Problem to solve: All of the data must be output without alteration.

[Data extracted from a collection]
§ §

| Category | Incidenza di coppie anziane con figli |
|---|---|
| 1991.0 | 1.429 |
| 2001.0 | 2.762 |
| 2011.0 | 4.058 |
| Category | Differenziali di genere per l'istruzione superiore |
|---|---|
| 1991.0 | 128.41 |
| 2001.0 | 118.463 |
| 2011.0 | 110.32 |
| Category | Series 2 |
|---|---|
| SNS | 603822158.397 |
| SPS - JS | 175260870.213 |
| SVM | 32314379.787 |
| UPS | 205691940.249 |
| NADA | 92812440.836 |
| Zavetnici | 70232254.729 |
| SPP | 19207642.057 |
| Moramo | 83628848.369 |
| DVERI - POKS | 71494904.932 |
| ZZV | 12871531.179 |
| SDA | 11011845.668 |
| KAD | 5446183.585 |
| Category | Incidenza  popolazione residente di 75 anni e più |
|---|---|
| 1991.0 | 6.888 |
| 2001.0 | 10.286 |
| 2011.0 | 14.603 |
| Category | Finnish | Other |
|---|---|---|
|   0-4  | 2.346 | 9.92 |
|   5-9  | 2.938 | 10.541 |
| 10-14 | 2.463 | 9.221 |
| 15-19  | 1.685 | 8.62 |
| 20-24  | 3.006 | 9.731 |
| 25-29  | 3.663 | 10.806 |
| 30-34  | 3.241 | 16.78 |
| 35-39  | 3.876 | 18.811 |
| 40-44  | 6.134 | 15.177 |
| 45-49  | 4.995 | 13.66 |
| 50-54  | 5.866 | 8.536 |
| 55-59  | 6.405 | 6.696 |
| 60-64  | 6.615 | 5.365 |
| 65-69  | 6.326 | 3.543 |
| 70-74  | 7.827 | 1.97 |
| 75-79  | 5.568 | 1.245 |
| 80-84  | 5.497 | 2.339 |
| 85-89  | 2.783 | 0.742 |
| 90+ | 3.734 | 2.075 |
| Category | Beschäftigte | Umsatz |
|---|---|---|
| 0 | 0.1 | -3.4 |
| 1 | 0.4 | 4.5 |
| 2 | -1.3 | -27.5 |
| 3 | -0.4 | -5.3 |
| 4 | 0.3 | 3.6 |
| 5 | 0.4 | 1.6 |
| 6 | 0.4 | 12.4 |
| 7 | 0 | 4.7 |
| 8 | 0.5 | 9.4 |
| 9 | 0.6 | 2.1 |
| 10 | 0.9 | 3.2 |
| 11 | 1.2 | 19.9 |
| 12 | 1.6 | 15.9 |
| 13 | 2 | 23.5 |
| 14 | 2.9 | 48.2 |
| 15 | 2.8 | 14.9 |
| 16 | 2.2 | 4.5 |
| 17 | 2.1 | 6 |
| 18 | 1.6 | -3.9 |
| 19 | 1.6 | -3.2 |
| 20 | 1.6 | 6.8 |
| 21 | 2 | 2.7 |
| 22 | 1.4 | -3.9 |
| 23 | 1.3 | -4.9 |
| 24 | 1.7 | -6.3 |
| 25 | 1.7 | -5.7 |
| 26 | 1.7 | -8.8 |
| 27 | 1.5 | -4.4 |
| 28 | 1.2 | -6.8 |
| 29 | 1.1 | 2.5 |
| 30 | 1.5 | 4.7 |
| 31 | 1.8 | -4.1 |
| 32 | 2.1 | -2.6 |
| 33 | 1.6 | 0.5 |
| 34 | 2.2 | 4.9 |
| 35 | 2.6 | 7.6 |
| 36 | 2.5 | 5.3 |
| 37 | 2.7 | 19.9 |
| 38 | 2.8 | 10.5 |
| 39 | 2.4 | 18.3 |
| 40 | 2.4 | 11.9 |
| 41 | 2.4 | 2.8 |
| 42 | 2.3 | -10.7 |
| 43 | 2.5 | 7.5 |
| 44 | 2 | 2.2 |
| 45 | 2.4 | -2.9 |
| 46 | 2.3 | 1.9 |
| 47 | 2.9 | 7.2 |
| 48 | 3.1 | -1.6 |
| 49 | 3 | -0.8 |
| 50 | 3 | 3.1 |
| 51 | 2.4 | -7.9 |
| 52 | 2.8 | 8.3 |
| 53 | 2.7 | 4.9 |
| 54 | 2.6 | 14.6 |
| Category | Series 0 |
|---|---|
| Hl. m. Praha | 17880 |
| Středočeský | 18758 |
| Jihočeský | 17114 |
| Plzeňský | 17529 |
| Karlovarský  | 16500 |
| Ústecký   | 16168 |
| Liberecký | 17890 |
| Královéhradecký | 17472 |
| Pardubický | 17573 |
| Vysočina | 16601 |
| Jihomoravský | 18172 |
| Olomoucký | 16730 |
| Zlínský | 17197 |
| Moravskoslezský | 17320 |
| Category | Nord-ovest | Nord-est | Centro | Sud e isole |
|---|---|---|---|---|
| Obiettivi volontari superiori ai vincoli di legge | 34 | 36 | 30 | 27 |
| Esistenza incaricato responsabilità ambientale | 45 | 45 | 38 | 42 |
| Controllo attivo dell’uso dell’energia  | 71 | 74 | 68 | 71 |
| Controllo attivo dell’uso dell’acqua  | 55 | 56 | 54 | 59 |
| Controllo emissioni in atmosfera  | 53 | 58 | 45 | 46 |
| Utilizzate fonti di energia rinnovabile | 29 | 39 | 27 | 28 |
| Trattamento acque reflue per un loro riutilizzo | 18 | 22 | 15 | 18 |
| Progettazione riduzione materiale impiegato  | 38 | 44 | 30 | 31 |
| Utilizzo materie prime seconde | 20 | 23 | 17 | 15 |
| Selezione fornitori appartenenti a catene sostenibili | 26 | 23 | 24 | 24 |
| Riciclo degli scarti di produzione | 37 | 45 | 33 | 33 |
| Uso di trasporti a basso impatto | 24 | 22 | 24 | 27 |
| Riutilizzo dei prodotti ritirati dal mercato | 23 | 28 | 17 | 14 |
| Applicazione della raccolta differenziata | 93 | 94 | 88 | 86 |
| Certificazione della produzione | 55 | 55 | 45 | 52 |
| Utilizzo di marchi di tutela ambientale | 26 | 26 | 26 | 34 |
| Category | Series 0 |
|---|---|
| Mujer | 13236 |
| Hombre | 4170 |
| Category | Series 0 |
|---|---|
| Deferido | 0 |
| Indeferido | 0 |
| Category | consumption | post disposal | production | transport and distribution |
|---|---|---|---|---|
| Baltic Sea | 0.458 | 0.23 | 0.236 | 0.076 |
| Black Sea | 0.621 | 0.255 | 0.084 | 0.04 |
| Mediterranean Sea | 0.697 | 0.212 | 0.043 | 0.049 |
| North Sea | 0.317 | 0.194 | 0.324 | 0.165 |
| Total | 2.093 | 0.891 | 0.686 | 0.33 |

§ §

Exercise solution:
| Category | Incidenza di coppie anziane con figli |
|---|---|
| 1991.0 | 1.429 |
| 2001.0 | 2.762 |
| 2011.0 | 4.058 |
| Category | Differenziali di genere per l'istruzione superiore |
|---|---|
| 1991.0 | 128.41 |
| 2001.0 | 118.463 |
| 2011.0 | 110.32 |
| Category | Series 2 |
|---|---|
| SNS | 603822158.397 |
| SPS - JS | 175260870.213 |
| SVM | 32314379.787 |
| UPS | 205691940.249 |
| NADA | 92812440.836 |
| Zavetnici | 70232254.729 |
| SPP | 19207642.057 |
| Moramo | 83628848.369 |
| DVERI - POKS | 71494904.932 |
| ZZV | 12871531.179 |
| SDA | 11011845.668 |
| KAD | 5446183.585 |
| Category | Incidenza  popolazione residente di 75 anni e più |
|---|---|
| 1991.0 | 6.888 |
| 2001.0 | 10.286 |
| 2011.0 | 14.603 |
| Category | Finnish | Other |
|---|---|---|
|   0-4  | 2.346 | 9.92 |
|   5-9  | 2.938 | 10.541 |
| 10-14 | 2.463 | 9.221 |
| 15-19  | 1.685 | 8.62 |
| 20-24  | 3.006 | 9.731 |
| 25-29  | 3.663 | 10.806 |
| 30-34  | 3.241 | 16.78 |
| 35-39  | 3.876 | 18.811 |
| 40-44  | 6.134 | 15.177 |
| 45-49  | 4.995 | 13.66 |
| 50-54  | 5.866 | 8.536 |
| 55-59  | 6.405 | 6.696 |
| 60-64  | 6.615 | 5.365 |
| 65-69  | 6.326 | 3.543 |
| 70-74  | 7.827 | 1.97 |
| 75-79  | 5.568 | 1.245 |
| 80-84  | 5.497 | 2.339 |
| 85-89  | 2.783 | 0.742 |
| 90+ | 3.734 | 2.075 |
| Category | Beschäftigte | Umsatz |
|---|---|---|
| 0 | 0.1 | -3.4 |
| 1 | 0.4 | 4.5 |
| 2 | -1.3 | -27.5 |
| 3 | -0.4 | -5.3 |
| 4 | 0.3 | 3.6 |
| 5 | 0.4 | 1.6 |
| 6 | 0.4 | 12.4 |
| 7 | 0 | 4.7 |
| 8 | 0.5 | 9.4 |
| 9 | 0.6 | 2.1 |
| 10 | 0.9 | 3.2 |
| 11 | 1.2 | 19.9 |
| 12 | 1.6 | 15.9 |
| 13 | 2 | 23.5 |
| 14 | 2.9 | 48.2 |
| 15 | 2.8 | 14.9 |
| 16 | 2.2 | 4.5 |
| 17 | 2.1 | 6 |
| 18 | 1.6 | -3.9 |
| 19 | 1.6 | -3.2 |
| 20 | 1.6 | 6.8 |
| 21 | 2 | 2.7 |
| 22 | 1.4 | -3.9 |
| 23 | 1.3 | -4.9 |
| 24 | 1.7 | -6.3 |
| 25 | 1.7 | -5.7 |
| 26 | 1.7 | -8.8 |
| 27 | 1.5 | -4.4 |
| 28 | 1.2 | -6.8 |
| 29 | 1.1 | 2.5 |
| 30 | 1.5 | 4.7 |
| 31 | 1.8 | -4.1 |
| 32 | 2.1 | -2.6 |
| 33 | 1.6 | 0.5 |
| 34 | 2.2 | 4.9 |
| 35 | 2.6 | 7.6 |
| 36 | 2.5 | 5.3 |
| 37 | 2.7 | 19.9 |
| 38 | 2.8 | 10.5 |
| 39 | 2.4 | 18.3 |
| 40 | 2.4 | 11.9 |
| 41 | 2.4 | 2.8 |
| 42 | 2.3 | -10.7 |
| 43 | 2.5 | 7.5 |
| 44 | 2 | 2.2 |
| 45 | 2.4 | -2.9 |
| 46 | 2.3 | 1.9 |
| 47 | 2.9 | 7.2 |
| 48 | 3.1 | -1.6 |
| 49 | 3 | -0.8 |
| 50 | 3 | 3.1 |
| 51 | 2.4 | -7.9 |
| 52 | 2.8 | 8.3 |
| 53 | 2.7 | 4.9 |
| 54 | 2.6 | 14.6 |
| Category | Series 0 |
|---|---|
| Hl. m. Praha | 17880 |
| Středočeský | 18758 |
| Jihočeský | 17114 |
| Plzeňský | 17529 |
| Karlovarský  | 16500 |
| Ústecký   | 16168 |
| Liberecký | 17890 |
| Královéhradecký | 17472 |
| Pardubický | 17573 |
| Vysočina | 16601 |
| Jihomoravský | 18172 |
| Olomoucký | 16730 |
| Zlínský | 17197 |
| Moravskoslezský | 17320 |
| Category | Nord-ovest | Nord-est | Centro | Sud e isole |
|---|---|---|---|---|
| Obiettivi volontari superiori ai vincoli di legge | 34 | 36 | 30 | 27 |
| Esistenza incaricato responsabilità ambientale | 45 | 45 | 38 | 42 |
| Controllo attivo dell’uso dell’energia  | 71 | 74 | 68 | 71 |
| Controllo attivo dell’uso dell’acqua  | 55 | 56 | 54 | 59 |
| Controllo emissioni in atmosfera  | 53 | 58 | 45 | 46 |
| Utilizzate fonti di energia rinnovabile | 29 | 39 | 27 | 28 |
| Trattamento acque reflue per un loro riutilizzo | 18 | 22 | 15 | 18 |
| Progettazione riduzione materiale impiegato  | 38 | 44 | 30 | 31 |
| Utilizzo materie prime seconde | 20 | 23 | 17 | 15 |
| Selezione fornitori appartenenti a catene sostenibili | 26 | 23 | 24 | 24 |
| Riciclo degli scarti di produzione | 37 | 45 | 33 | 33 |
| Uso di trasporti a basso impatto | 24 | 22 | 24 | 27 |
| Riutilizzo dei prodotti ritirati dal mercato | 23 | 28 | 17 | 14 |
| Applicazione della raccolta differenziata | 93 | 94 | 88 | 86 |
| Certificazione della produzione | 55 | 55 | 45 | 52 |
| Utilizzo di marchi di tutela ambientale | 26 | 26 | 26 | 34 |
| Category | Series 0 |
|---|---|
| Mujer | 13236 |
| Hombre | 4170 |
| Category | Series 0 |
|---|---|
| Deferido | 0 |
| Indeferido | 0 |
| Category | consumption | post disposal | production | transport and distribution |
|---|---|---|---|---|
| Baltic Sea | 0.458 | 0.23 | 0.236 | 0.076 |
| Black Sea | 0.621 | 0.255 | 0.084 | 0.04 |
| Mediterranean Sea | 0.697 | 0.212 | 0.043 | 0.049 |
| North Sea | 0.317 | 0.194 | 0.324 | 0.165 |
| Total | 2.093 | 0.891 | 0.686 | 0.33 |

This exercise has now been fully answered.